So by now you’ve heard all about Yellowfin’s in memory database (IMDB) and how it may quickly and painlessly improve the speed of your reporting and data analysis, but how does it actually work? As one Yellowfin programmer would say: “Computers. It works in the computers.” If you’re interested in a bit more of a thorough breakdown than that, though, we have it here.
First things first, we need to understand how “view caching” works in Yellowfin 5. The query for an entire view is run on the source database, and then all of the data is dumped into a flat table in a target database, essentially the view data has been completely denormalised and moved to a new database. Reports which are run on this view will now reference the flat table.

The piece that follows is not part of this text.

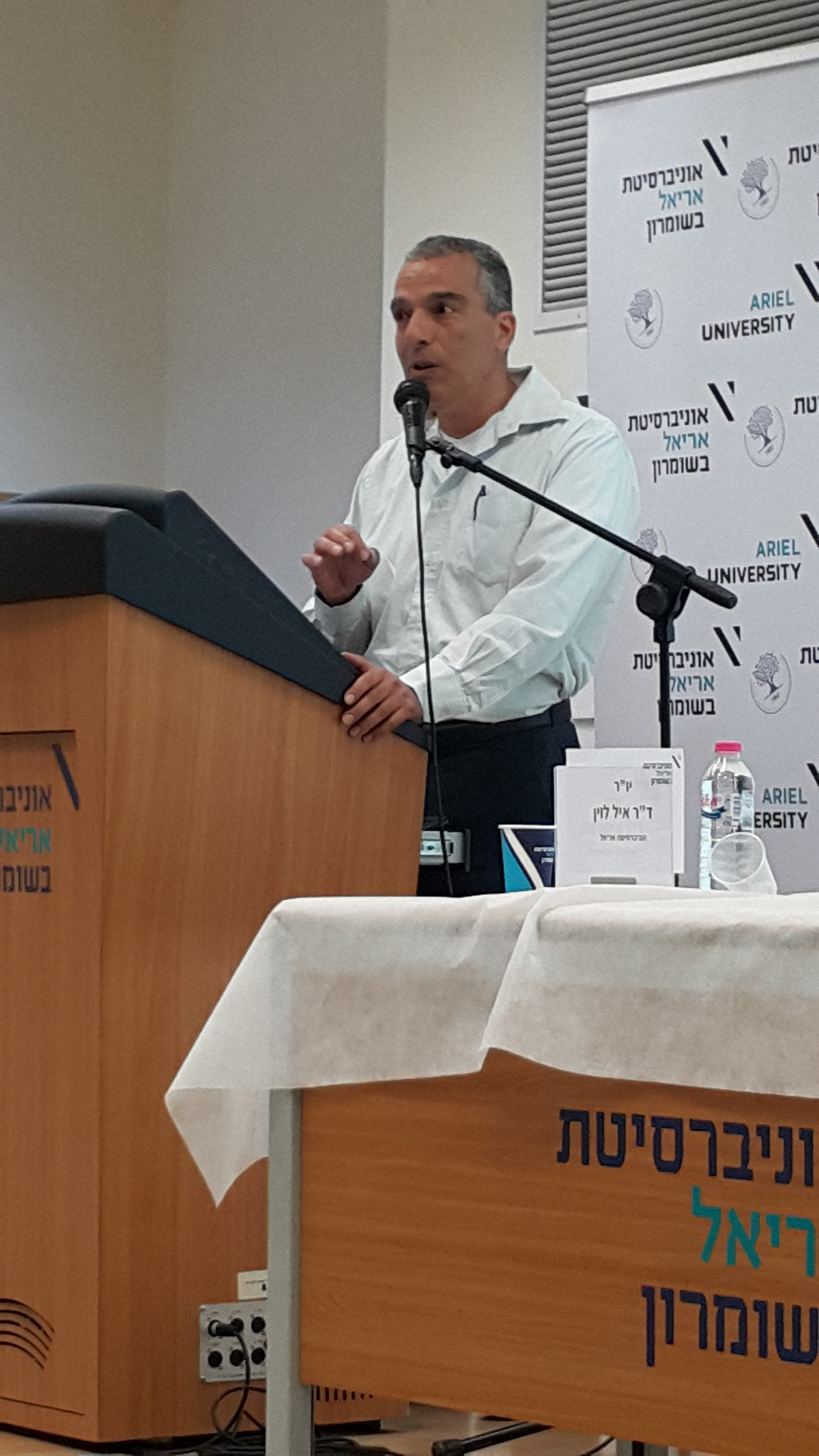 השגריר לשעבר גדעון בכר
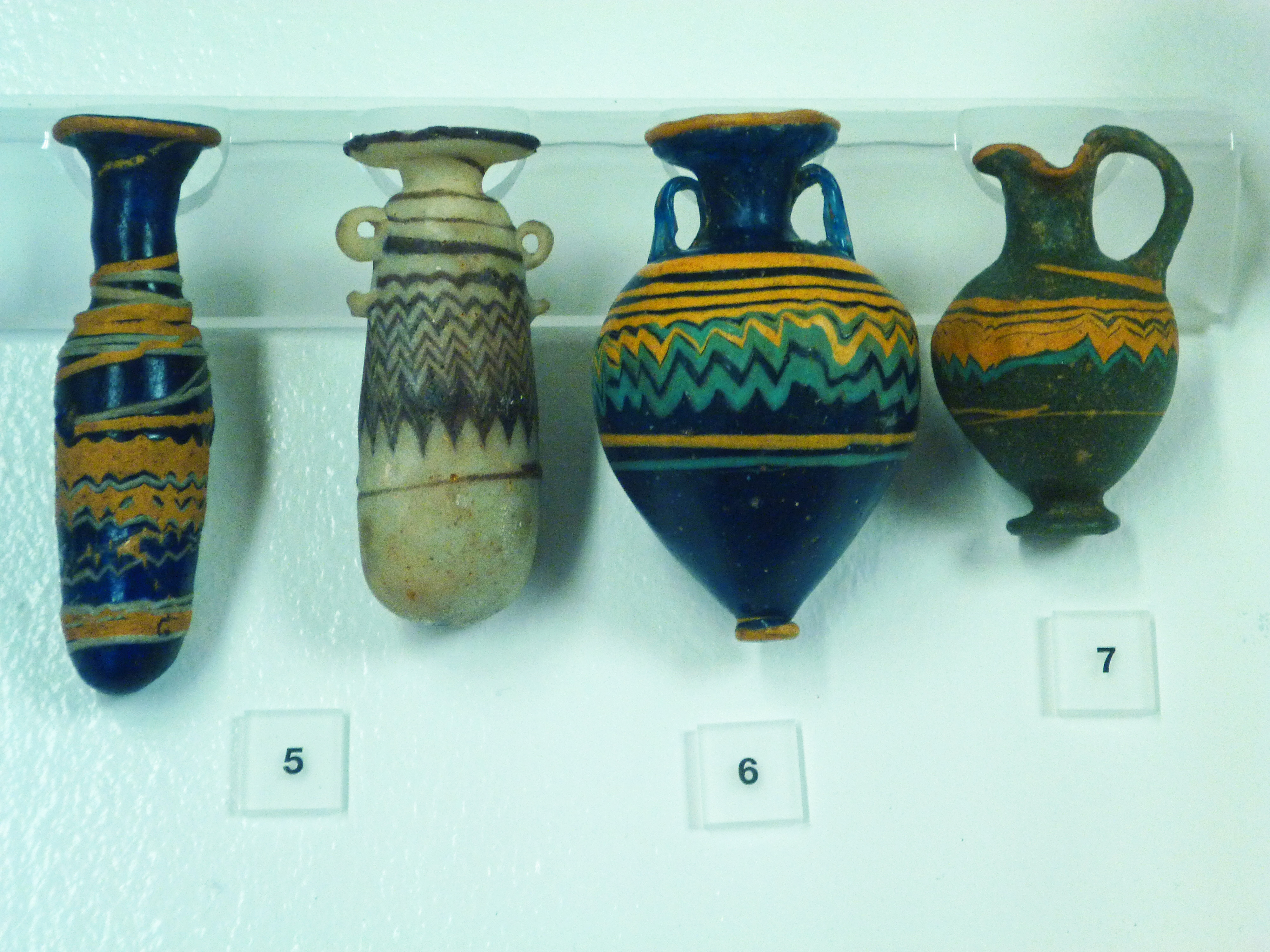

For some views we may get significant performance gains through the caching process simply because of the elimination of the joins. Obviously there’s a reason we normalised our data in the first place, though: flattening the data will create a lot of redundancy and potentially massively blow out the storage space required. However, making this process available at the view level allows us to denormalise small subsets of the data.
So now we’ve flattened some views and the reports written off them are chugging along running reasonably quickly. What could be better than that? Wait a second, how about we improve the performance again by having the view data loaded into memory? Now there’s a good idea!
Yellowfin allows you to set up a connection to its embedded IMDB the same way as you would set up any other data source. The IMDB can then be selected as the target when you’re setting up caching on a view. When Yellowfin sees it’s loading data into memory the work is passed off to the IMDB’s bulk loader, this may be a lot quicker than caching data into a normal DBMS where Yellowfin has to generate and run each INSERT statement individually.
The IMDB goes some way to reducing the issues of space blowout caused by redundant data in flat tables by run length encoding each column. This means that if a column contained the word “Apple” 100 consecutive times the word itself would only be stored once along with the fact that it was reoccurring in the next 99 rows. Strings of a certain length are also stored in a lookup table, so when they appear in the data they can be replaced by their index within the table. This can result in very good compression when long strings occur repeatedly.
The open source Java SQL parser JSqlParser (http://jsqlparser.sourceforge.net/) is used as a front end for the IMDB, so reports based off views which are cached in memory can be run exactly the same way as reports written off any other cached view.
At this point the in memory database has been used by a few different clients, and in several cases the performance improvement has far exceeded even our expectations. If you’re having performance issues and don’t want the headache of rethinking your DB schema then give it a try, it might surprise you too!